叶颂南诧异,“也就是说,章远辉是看准了何开元的性格才对他下手?”
叶靳点了点头。
叶颂南把章远辉这个人的危险程度又往上提了一级。感叹道:“这样的人难怪能够一手撑起银睿。”
叶靳把玩着手上的打火机,“所以跟他对局要更加小心。”一点大意就会惹火烧身。“章远辉那边的消息你继续关注。一旦他从洛杉矶回来,肯定会收网。我等着看他这局要玩成什么样子。”

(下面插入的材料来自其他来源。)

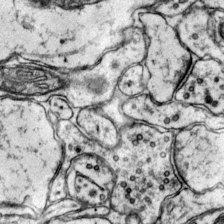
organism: Mouse
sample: Primary visual cortex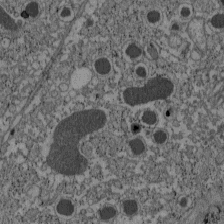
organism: C57BL Mouse
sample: Pancreatic islet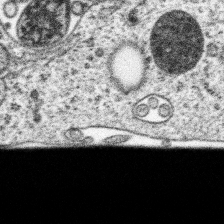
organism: Human
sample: HeLa cells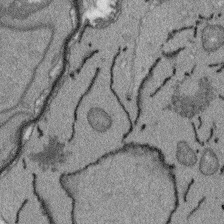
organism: Arabidopsis thaliana
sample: Root tip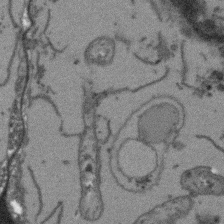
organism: Arabidopsis thaliana
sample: Root tip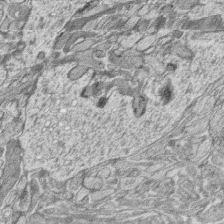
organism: Zebrafish
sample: synaptic ribbons in rod cells and cone cells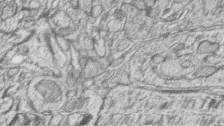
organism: Zebrafish
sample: synaptic ribbons in rod cells and cone cells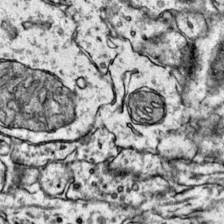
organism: Mouse
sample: Primary visual cortex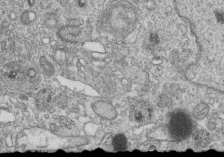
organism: Human
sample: HeLa cell HIV synapse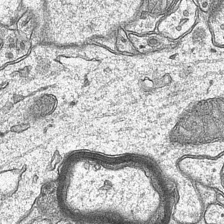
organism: Mouse
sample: CA1 Hippocampus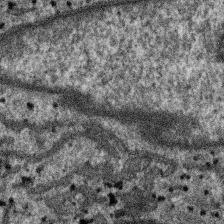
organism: Human
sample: Lung epithelial cells infected with SARS-CoV-2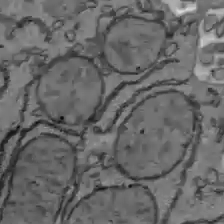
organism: C57BL Mouse
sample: Liver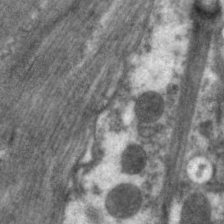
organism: C. elegans
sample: Pharynx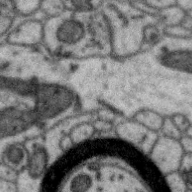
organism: Zebra finch
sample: Brain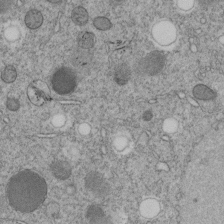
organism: C. elegans
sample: C. elegans embryo early stage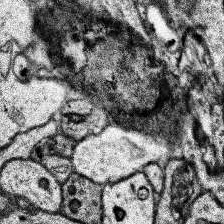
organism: Human
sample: Temporal Lobe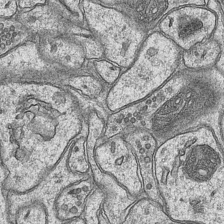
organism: Mouse
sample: CA1 Hippocampus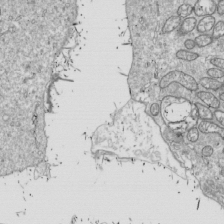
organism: Drosophila
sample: Cell division; meiosis; drosophila spermatocytes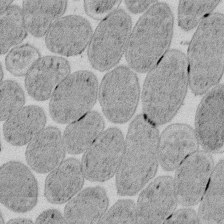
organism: E. coli
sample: Bacterial nucleoid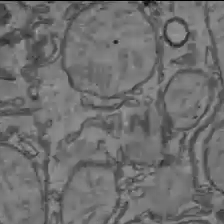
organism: C57BL Mouse
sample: Liver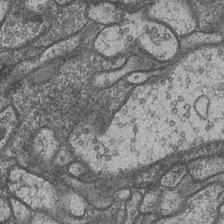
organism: Drosophila
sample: Optic medulla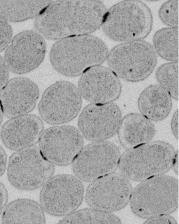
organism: E. coli
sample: Bacterial nucleoid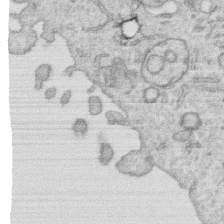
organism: Human
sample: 1205lu cells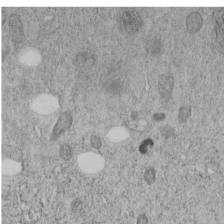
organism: C. elegans
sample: C. elegans embryo early stage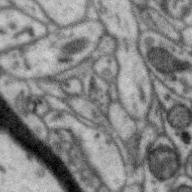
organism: Zebra finch
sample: Brain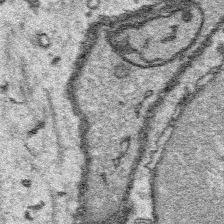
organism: Platynereis dumerilii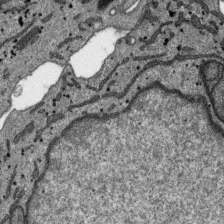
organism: Human
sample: Lung epithelial cells, uninfected (mock) control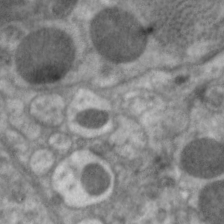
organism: C. elegans
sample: Pharynx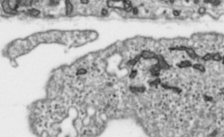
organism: Toxoplasma gondii
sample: Parasites in a vacuole inside a host cell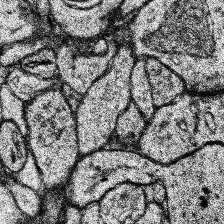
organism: Human
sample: Temporal Lobe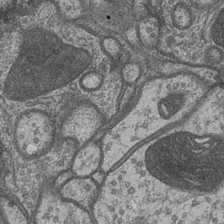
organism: Drosophila
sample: Optic medulla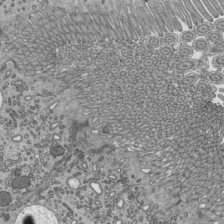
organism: Mouse
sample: Mouse epididymis efferent ductule cilia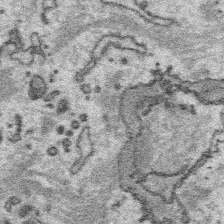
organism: Platynereis dumerilii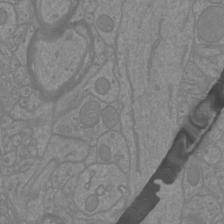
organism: Mouse
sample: Cortical neurons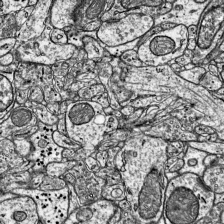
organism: Mouse
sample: Visual Cortex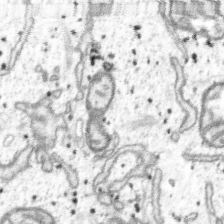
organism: Human
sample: HeLa cells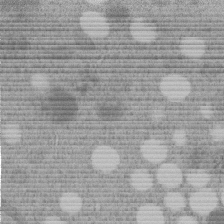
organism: C. elegans
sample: C. elegans embryo early stage

叶颂南点头。“我知道了,你要的另一份资料我也已经整理好了,会议结束后就传过去。”
“可以。”
“另外,阿桥这边的工作完成了,他已经出发去了海城。”叶颂南看了眼手表,“大概五个小时候之后就会抵达。”
叶靳微微一诧,继而点头,“也好,我等他过来。”
公事告一段落,叶颂南的语气也跟着放松了不少,“叶哥,你什么时候才把我调回海城,我已经受够了这边的炸鸡汉堡了,自从你不在都没人给我们开小灶了。”
叶靳把最后一点咖啡喝完,“让美心给你做。”
“她?”叶颂南一脸嫌弃,“她那个手艺猪都不吃。”然后屏幕里的某人就被人揪住了耳朵。
“你说谁是猪呀?”
“疼疼疼疼疼!!!松松松手!!”
“老大,我要好好教训教训他,先挂了哦。”音响里传出一个女声,她轻巧地和叶靳打了个招呼,关掉视频收拾人去了。
叶靳一脸笑意,他看了眼空掉的咖啡杯,叼着烟,挽起衬衣袖子,起身去厨房重新煮了一壶。